Haitian feminist activist and writer

Cléante Desgraves Valcin (January 13, 1891 – January 26, 1956) was a Haitian feminist activist and writer. A founding member of the Ligue Féminine d'Action Sociale (The Feminine League of Social Action), she is credited with having published the first novel written by a Haitian woman, Cruelle Destinée, in 1929.

== Personal life ==
Cléante Desgraves was born on January 13, 1891, in Port-au-Prince to Hector Desgraves, a Haitian pharmacist and pianist, and Alice Cunningham, an American citizen.
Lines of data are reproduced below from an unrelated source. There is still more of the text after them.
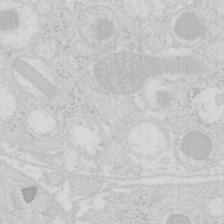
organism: Mouse
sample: Pancreas
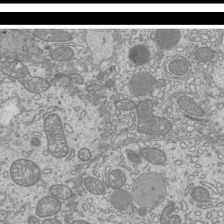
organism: Mouse
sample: Cilia; mouse epididymis
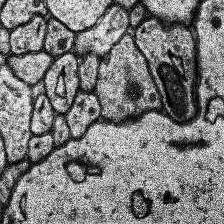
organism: Human
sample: Temporal Lobe
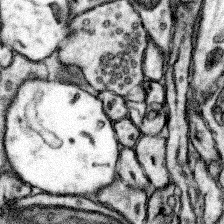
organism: Mouse
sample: Somatosensory cortex neuropil
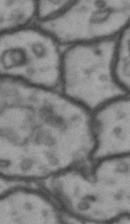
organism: Drosophila
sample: Brain
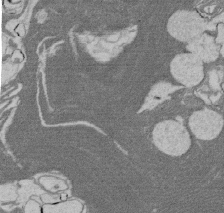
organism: Rat
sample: Salivary granule
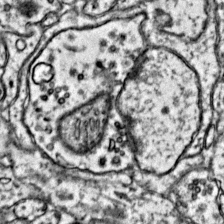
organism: Mouse
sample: Primary visual cortex
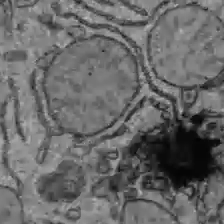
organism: C57BL Mouse
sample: Liver
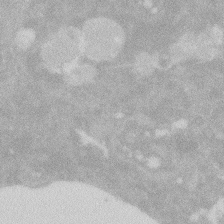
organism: Zebrafish
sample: Macrophage
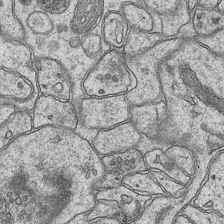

Throughout her childhood, she attended a girl's boarding school in Port-au-Prince which was directed by the teacher, writer, and poet Virginie Sampeur. Cléante was a teacher until her marriage in 1917 to Virgile Valcin (born 1885) who owned a government-affiliated printing press. A year later, in 1918, her first child, Charles Valcin (1918-1997) was born. She also had two daughters, Célie Marie Alice, born in 1920 (died in 1921) and Yolande, born in 1922.

== Career ==

=== Activism, political, and professional engagement ===
Valcin worked in her father's pharmacy during her early life. However, her adult life mostly consisted of authorship and advocacy work. Her first published work, a selection of poems entitled Fleurs et Pleurs published in 1924, marks the beginning of her writing career, intersecting with her time as part of the Ligue Féminine d'Action Sociale, a feminist group in Haiti focused on women's rights. In 1935 Valcin co-founded the feminist journal Voix des femmes (Voice of women). The journal was also the voice of La Ligue Féminine d’Action Sociale, the first feminist organization of Haiti.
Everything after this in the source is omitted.